Aydın Aydın
FIKHI olmayan toplum hiç bir şekilde güç değildir.
Bu yuzden atlarını itlerini nallamis olarak fikhimiza saldırıyorlar. Adi hocaymis profmus suymus buymus hepsi hikaye… Hepsi düşman askeri…
Bilesiniz de.. FIKHI OLMAK nasıl bir şey? Bir de ona bakalım…
FIKHI OLMAK şöyle bir şey…
Mezheplerin tümüne göre halife KUREYŞ’ten olur. Başkası olmaz. Olur diyen kufre girer.
Ancak… Osmanlı Kureyş olmadığı halde sultan aynı zamanda Halife idi. Kendileri Abdülhamit rahmetli’ye kadar halife unvanını kullanmadılar ama gücünü kullandılar.
Güçlü de oldular.
Mezheplerin hepsine göre yanlış bir durum vardı ama müslümanlar bu halde güçlü idiler.
Ingilizler “Halife Kureysten olur. Başkasından asla olmaz…” cümlesini keşfettiler ve aynen şimdiki “Biz sizi kurana çağırıyoruz” diyen hocalar gibi hoca dilleri ile bunu yaydilar. Kitaplardaki yerini de bu hocalar çok da kolay gösterdiler. Böylece Osmanlının gücünü ıslamın bir kaidesi ile kırdılar.
Dikkat edin.
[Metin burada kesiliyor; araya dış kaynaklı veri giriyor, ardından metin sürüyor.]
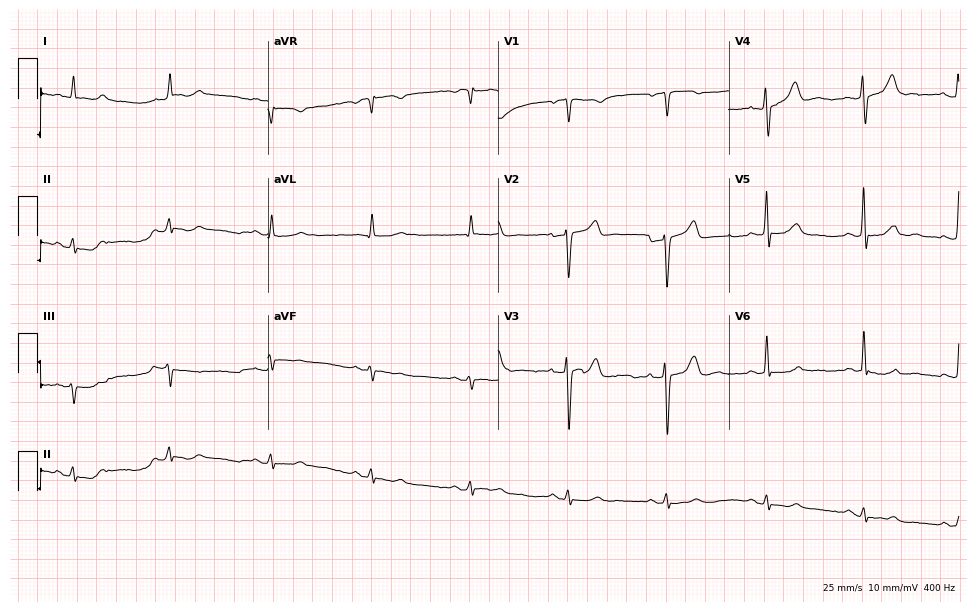
Resting 12-lead electrocardiogram (9.4-second recording at 400 Hz). Patient: a 61-year-old male. Read as a normal ECG.

Müslümanların birliğini ve ortak aklını islama ait bir kaide ile zayiflattılar.
Islam ile müslümanları vurdular.
Abdülhamit biraz da bu zorunluluk sebebiyle hilafet sancagini açıp kullandı. Müslümanları böylece uyarmak istedi.
Şimdiii..
“Bulduk bulduk” diye ortak akla saldıran ne kadar hoca, prof vs varsa biliniz ki hepsi bilerek veya bilmeyerek aynı ıngiliz aklının bir soytarısı olarak ortaya çıkıyorlar.
Müslümanları birlikten ve ortak kabullerinden piyasaya hitap eden metinler veya vaazlar yoluyla koparmaya çalışmak islam gayreti ile asla izah edilemez.
Mevcut düzeni hiç bir halde ve kimsenin toplayamayacagi ve toplanamayacak şekilde dağıtmak dusman bütün gizli servislerin görevidir.
Bu göreve yardımcı olan herkes o gizli servislerin askerleridir.
Bizim askerlerimiz değiller… Bilesiniz.